Łącznie, zatem pozwany wypłacił powódce w toku 2 lat likwidacji szkody (wg informacji udzielonych przez ubezpieczyciela w postępowaniu likwidacyjnym):

odszkodowanie za środki obrotowe w wysokości sumy ubezpieczenia 50000,- zł

odszkodowanie za wyposażenie apteki 7868,65 zł, przy uznaniu szkody na sumę 21845 zł (wypłacono 36,02% wobec niedoubezpieczenia przy sumie ubezpieczenia 12500 zł)

odszkodowanie za budynek 66403, 21 zł (wypłacono 42,15% ustalonej szkody, wobec niedoubezpieczenia przy sumie ubezpieczenia 200000,- zł i wycenie budynku przez ubezpieczyciela na 474491,48 zł).

W toku procesu stały biegły sądowy z zakresu budownictwa i szacunku nieruchomości ustalił wartość rynkową budynku na nieruchomości powódki, w dacie zaistnienia szkody, na kwotę 316400,- zł i wysokość szkody na sumę 142805 zł (opinia pisemna A. M. k.194, uzupełniona i skorygowana opiniami uzupełniającymi k.267 i 291).

Opisany stan faktyczny Sąd ustalił w oparciu o przywołane dowody.

Żadna ze stron procesu, reprezentowanych przez pełnomocników, nie kwestionowała autentyczności i prawdziwości dokumentów prywatnych i urzędowych (złożonych w postaci kopii i odpisów) i mogły one posłużyć do weryfikacji dowodów osobowych. Sąd obdarzył pełną wiarą zeznania świadka M. K., osoby obcej dla powódki, natomiast zawodowo związanej ze stroną pozwaną, a więc potencjalnie zainteresowanej pozytywnym rozstrzygnięciem sporu na rzecz ubezpieczyciela. Mimo to, zeznania świadka należało ocenić, jako składane neutralnie i w sposób obiektywny, bez zatajania okoliczności niekorzystnych dla strony pozwanej, znajdowały one oparcie w dowodach z dokumentów i potwierdzających zeznaniach i twierdzeniach powódki, zatem niewątpliwie nie były składane z intencją przedstawiania faktów w sposób korzystny dla strony, z którą świadka łączą określone więzy. Sąd obdarzył także w tym kontekście wiarą zeznania powódki w całości uznając, że wszystkie przywołane dowody osobowe i dowody z dokumentów tworzą łańcuch dowodów niesprzecznych wewnętrznie, wzajemnie, logicznie się dopełniających.
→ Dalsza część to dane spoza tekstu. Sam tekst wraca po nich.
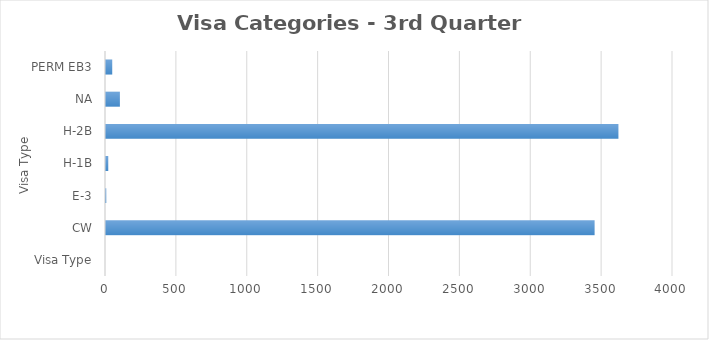
| Category | Series 0 |
|---|---|
| Visa Type | 0 |
| CW | 3447 |
| E-3 | 2 |
| H-1B | 16 |
| H-2B | 3615 |
| NA | 98 |
| PERM EB3 | 44 |
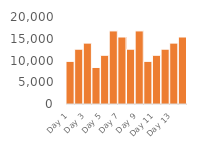
| Category | Projected Customer Demand |
|---|---|
| Day 1 | 9800 |
| Day 2 | 12600 |
| Day 3 | 14000 |
| Day 4 | 8400 |
| Day 5 | 11200 |
| Day 6 | 16800 |
| Day 7 | 15400 |
| Day 8 | 12600 |
| Day 9 | 16800 |
| Day 10 | 9800 |
| Day 11 | 11200 |
| Day 12 | 12600 |
| Day 13 | 14000 |
| Day 14 | 15400 |
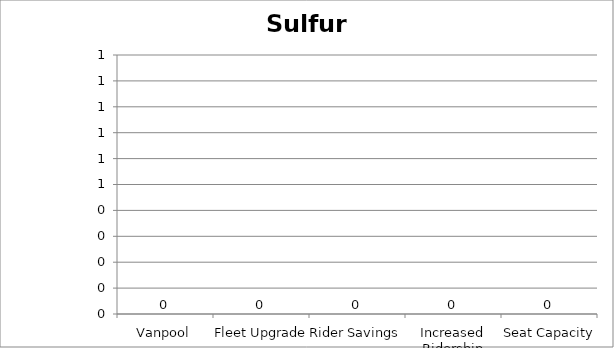
| Category | Sulfur Oxides |
|---|---|
| Vanpool | 0 |
| Fleet Upgrade | 0 |
| Rider Savings | 0 |
| Increased Ridership | 0 |
| Seat Capacity | 0 |
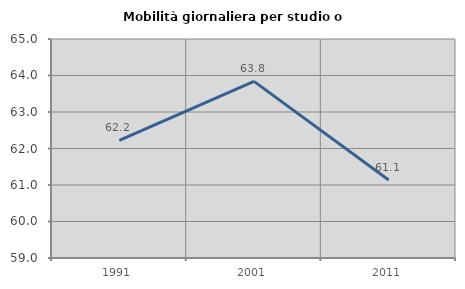
| Category | Mobilità giornaliera per studio o lavoro |
|---|---|
| 1991.0 | 62.226 |
| 2001.0 | 63.84 |
| 2011.0 | 61.137 |

W sprawie dopuszczono i przeprowadzono dowód z opinii stałego biegłego sądowego z zakresu budownictwa i szacunku nieruchomości, celem sprawdzenia i ewentualnego skorygowania ustaleń poczynionych przez ubezpieczyciela w postępowaniu likwidacyjnym, zarówno, co do faktycznej wartości budynku w dacie zaistnienia szkody, jak też jej wysokości.

Opinia A. M., po skorygowaniu błędów i nieścisłości z opinii pierwotnej w opiniach uzupełniających pisemnej i ustnej, została sporządzona z wykorzystaniem całego dostępnego materiału dowodowego, zgodnie z zasadami koniecznej wiedzy specjalistycznej, w sposób szczegółowy i logiczny biegły uzasadnił swoje końcowe i ostateczne wnioski i ustalenia, odnosząc się do wszystkich uwag i zastrzeżeń stron. Sąd nie znalazł jakichkolwiek podstaw do zarzucenia tym ustaleniom dowolności, czy wzajemnej sprzeczności i przyjmuje je za własne.
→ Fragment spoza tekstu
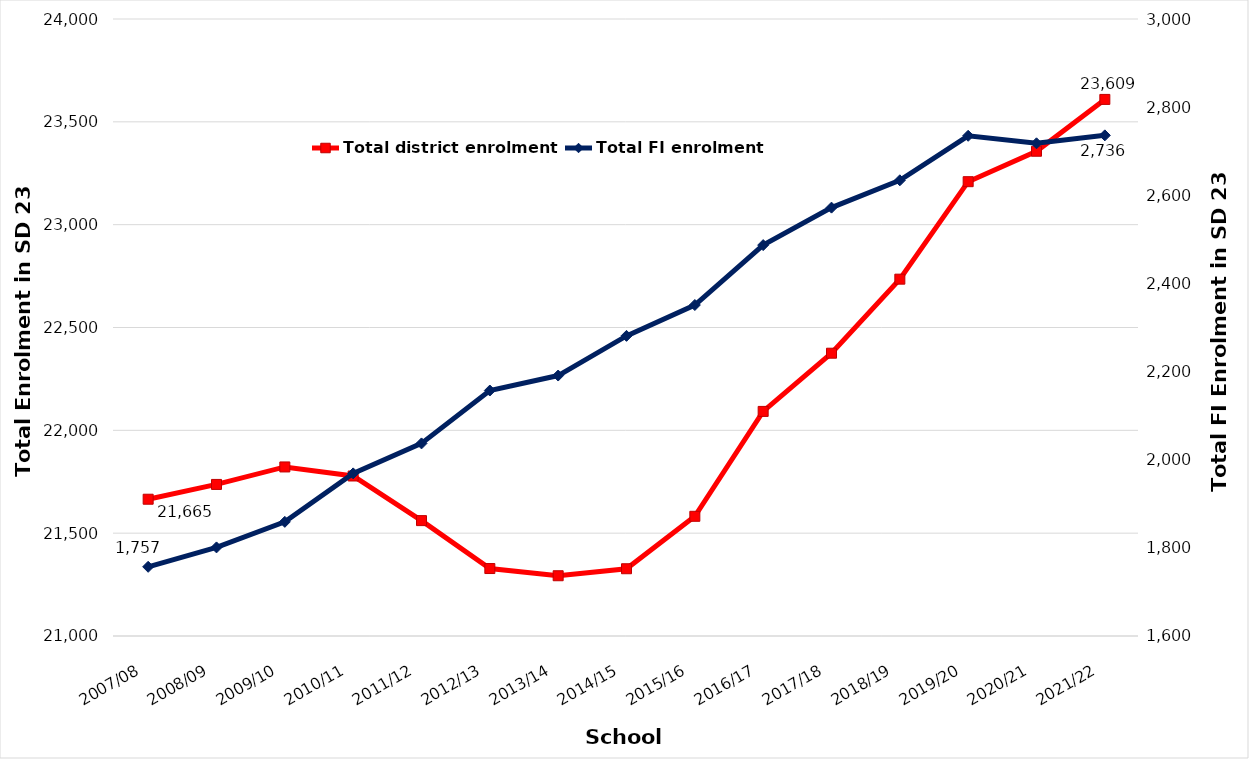
| Category | Total district enrolment  |
|---|---|
| 2007/08 | 21665 |
| 2008/09 | 21737 |
| 2009/10 | 21822 |
| 2010/11 | 21778 |
| 2011/12 | 21561 |
| 2012/13 | 21328 |
| 2013/14 | 21293 |
| 2014/15 | 21327 |
| 2015/16 | 21582 |
| 2016/17 | 22092 |
| 2017/18 | 22375 |
| 2018/19 | 22735 |
| 2019/20 | 23209 |
| 2020/21 | 23357 |
| 2021/22 | 23609 |

Strona pozwana kwestionowała przedmiotową opinię, co do zasady, nie kwestionując ustaleń biegłego wnosiła o jej pominięcie z uwagi na przyjętą przez biegłego metodologię, prowadzącą do ustalenia szkody w budynku powódki w odniesieniu do cen rynkowych, a nie w oparciu o sposób ustalenia tej szkody przewidziany w OWU, które musiały mieć – w ocenie strony pozwanej – zastosowanie. Sąd nie podzielił tego zarzutu i oddalił wniosek strony o dopuszczenie nowego dowodu, z opinii innego biegłego, z przyczyn opisanych w dalszej części uzasadnienia.

Sąd zważył, co następuje.

Powództwo zasługuje na uwzględnienie w części.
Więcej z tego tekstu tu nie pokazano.